Vienna Town Council clings to hope for office development, rejects townhouse alternative

Map of 901 Follin Lane, where EYA proposed a townhouse development (image via EYA)

Developer EYA came to the Vienna Town Council with a plan to turn a long-vacant commercial into a new set of townhomes, but the Town Council warned that it isn’t willing to give up on office and commercial development just yet.

Tysons Edge, an office building at 901 Follin Lane, has gone through attempts to lease since 2013 and has been vacant since 2015. The 97,000 square foot office building has had $2 million worth of renovations poured into the building with little progress in attracting a new occupant.

The proposal from EYA tearing down the building and converting the property into a 115-unit townhome development — scaled down from 165 originally planned for the site.

The project would come with some added amenities, like a new small park attached to the Washington & Old Dominion Trail.

But when the project came forward for discussion at a Vienna Town Council meeting on Oct. 17, the Council was decidedly mixed on the prospect of replacing the office building an entirely new use.

Council member Howard Springsteen said the financial benefits of the project promised by EYA amount to roughly the cost of one police office — a “drop in the bucket” — and said the change required to allow the development was tantamount to spot zoning.

“I don’t think we have a responsibility to bail out a landowner who is losing money,” Springsteen said. “I’m sympathetic to demographics changing and maybe we revisit this, but right now it’s a bad idea and I can’t support this… We’ll have to do all this for a zoning change because your owner can’t make money.”

Council member Ray Brill expressed concerns about building a housing development with only one exit lane, saying it wasn’t a proper spot for a housing development.

A recurring argument from the council was that the change would essentially signal the town giving up on the idea of office development.
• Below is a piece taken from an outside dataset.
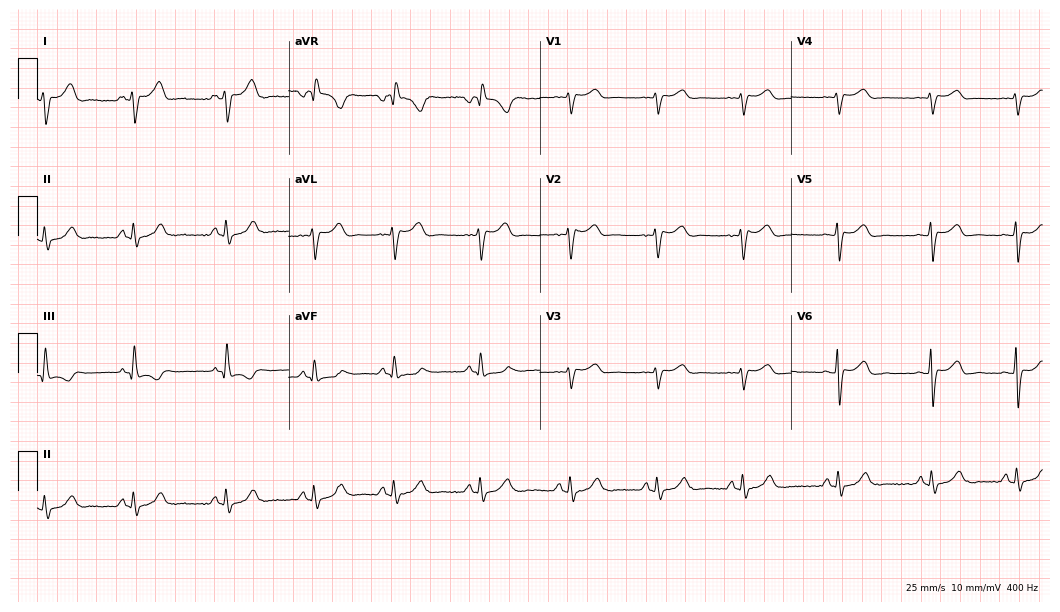
ECG (10.2-second recording at 400 Hz) — a 45-year-old male. Screened for six findings — first-degree AV block, right bundle branch block, left bundle branch block, sinus bradycardia, atrial fibrillation, sinus tachycardia — none is recorded. Findings outside these six are not listed.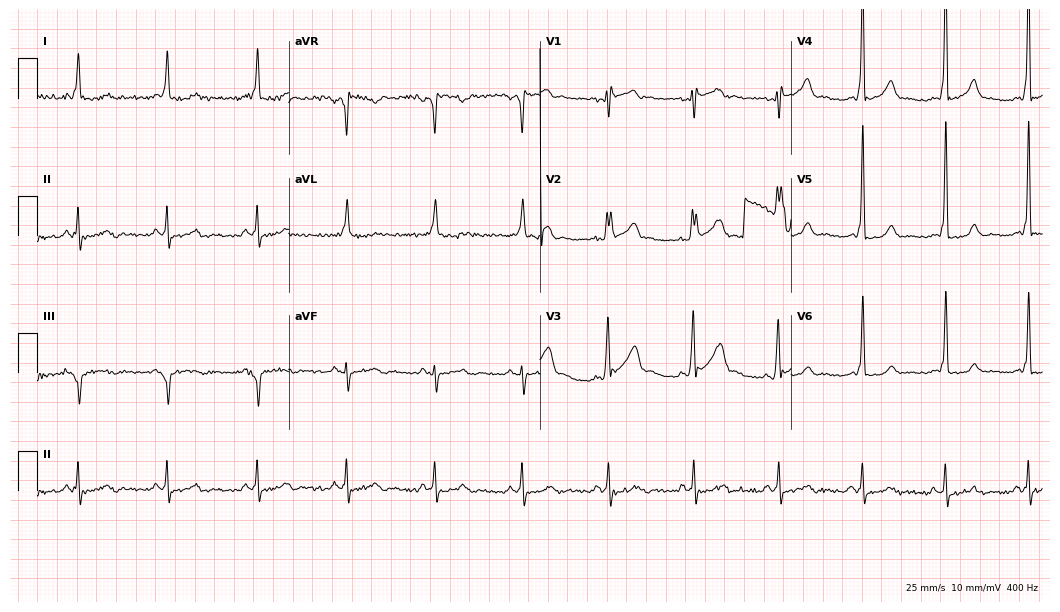
Electrocardiogram (10.2-second recording at 400 Hz), a 42-year-old male patient. Of the six screened findings (first-degree AV block, right bundle branch block, left bundle branch block, sinus bradycardia, atrial fibrillation, sinus tachycardia), none is recorded.

Despite the dramatic downturn in the office market caused by the pandemic, the Vienna Town Council said they’re not ready to recognize defeat.

The Town Council wasn’t unanimous in their disapproval of the project, however. Council member Chuck Anderson said the Town will have to be more open to making zoning more flexible.

“I understand the argument for diversity [of use], but if diversity means hanging on to a rapidly depreciating suburban commercial property that has no use and that the market has not really grasped a use for, I think we need to relook at that and see if we need to, not do spot zoning, but move the boundaries,” Anderson said.

Mayor Linda Colbert ultimately told EYA that the Town Council — in the politest possible terms — was not particularly interested in approving the project.

“At this time, thank you, and I think in the future perhaps,” Colbert said, “but I think right now we’re not moving that forward.”